Work task
Begin your copy at the line with "sample: Centriole in RPE cells" in the records below and end it at the line with "sample: Macrophage cells", restating each line word for word; omit the pictures.
────
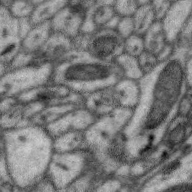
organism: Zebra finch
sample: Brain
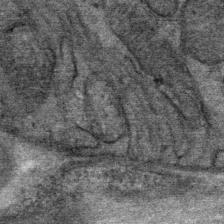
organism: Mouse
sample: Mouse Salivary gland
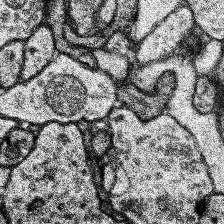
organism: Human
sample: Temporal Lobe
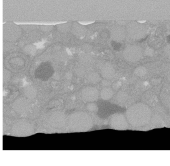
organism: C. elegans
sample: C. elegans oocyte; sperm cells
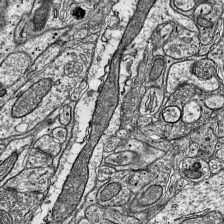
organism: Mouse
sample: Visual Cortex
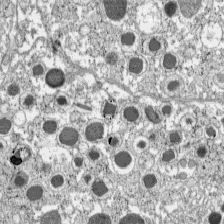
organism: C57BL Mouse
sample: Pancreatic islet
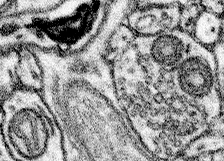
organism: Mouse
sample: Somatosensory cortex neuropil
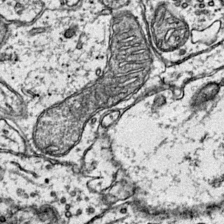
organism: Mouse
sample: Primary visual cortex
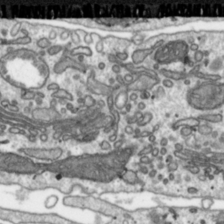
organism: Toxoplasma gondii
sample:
────
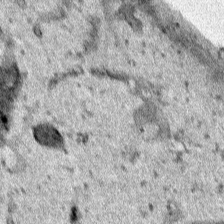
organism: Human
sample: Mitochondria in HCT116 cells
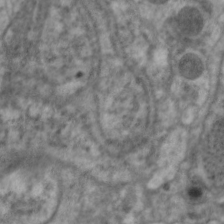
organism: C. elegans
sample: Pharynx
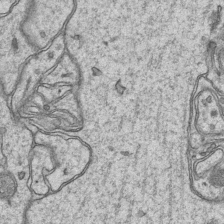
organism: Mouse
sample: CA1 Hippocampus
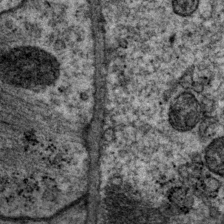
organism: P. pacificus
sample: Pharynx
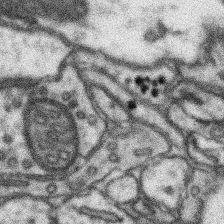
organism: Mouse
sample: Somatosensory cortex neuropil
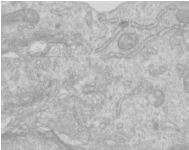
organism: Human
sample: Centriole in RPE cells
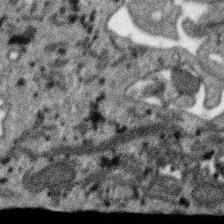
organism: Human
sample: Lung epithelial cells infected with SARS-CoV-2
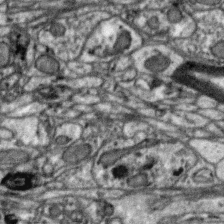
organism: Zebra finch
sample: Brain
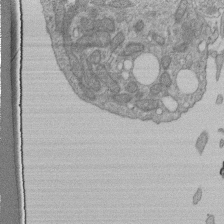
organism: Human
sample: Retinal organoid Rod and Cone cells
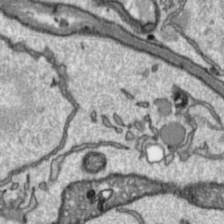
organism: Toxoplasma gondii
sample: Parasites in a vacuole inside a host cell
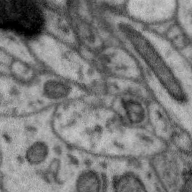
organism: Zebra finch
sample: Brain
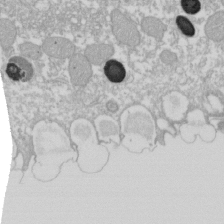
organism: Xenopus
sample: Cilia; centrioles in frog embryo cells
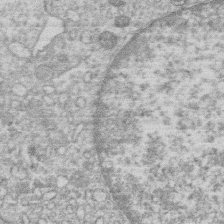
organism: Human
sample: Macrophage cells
────
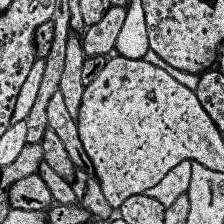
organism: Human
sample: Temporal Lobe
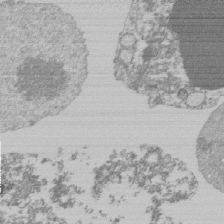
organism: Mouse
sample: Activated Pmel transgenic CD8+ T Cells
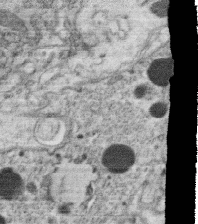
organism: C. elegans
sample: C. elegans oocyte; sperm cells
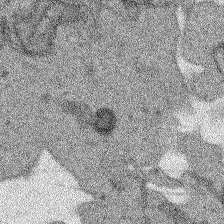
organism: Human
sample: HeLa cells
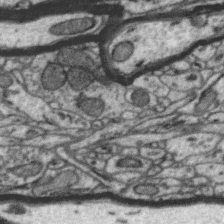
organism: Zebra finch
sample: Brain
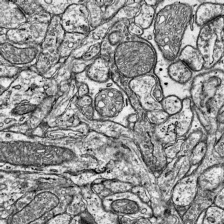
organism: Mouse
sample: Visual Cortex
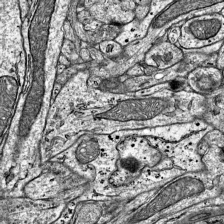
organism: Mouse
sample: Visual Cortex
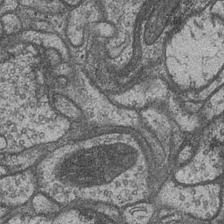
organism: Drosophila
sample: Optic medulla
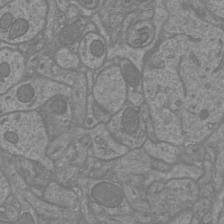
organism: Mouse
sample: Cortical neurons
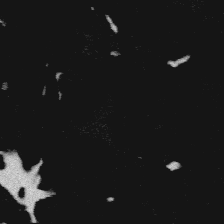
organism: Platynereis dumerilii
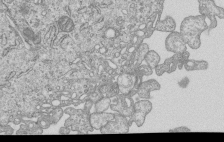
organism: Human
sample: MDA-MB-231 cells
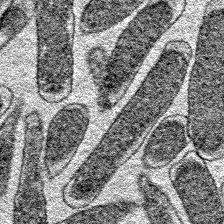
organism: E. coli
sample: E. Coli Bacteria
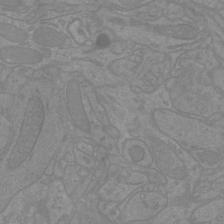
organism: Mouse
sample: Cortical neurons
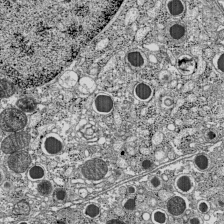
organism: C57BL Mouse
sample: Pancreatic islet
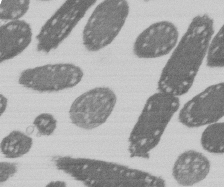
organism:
────
Result
sample: Centriole in RPE cells
organism: Human
sample: Lung epithelial cells infected with SARS-CoV-2
organism: Zebra finch
sample: Brain
organism: Human
sample: Retinal organoid Rod and Cone cells
organism: Toxoplasma gondii
sample: Parasites in a vacuole inside a host cell
organism: Zebra finch
sample: Brain
organism: Xenopus
sample: Cilia; centrioles in frog embryo cells
organism: Human
sample: Macrophage cells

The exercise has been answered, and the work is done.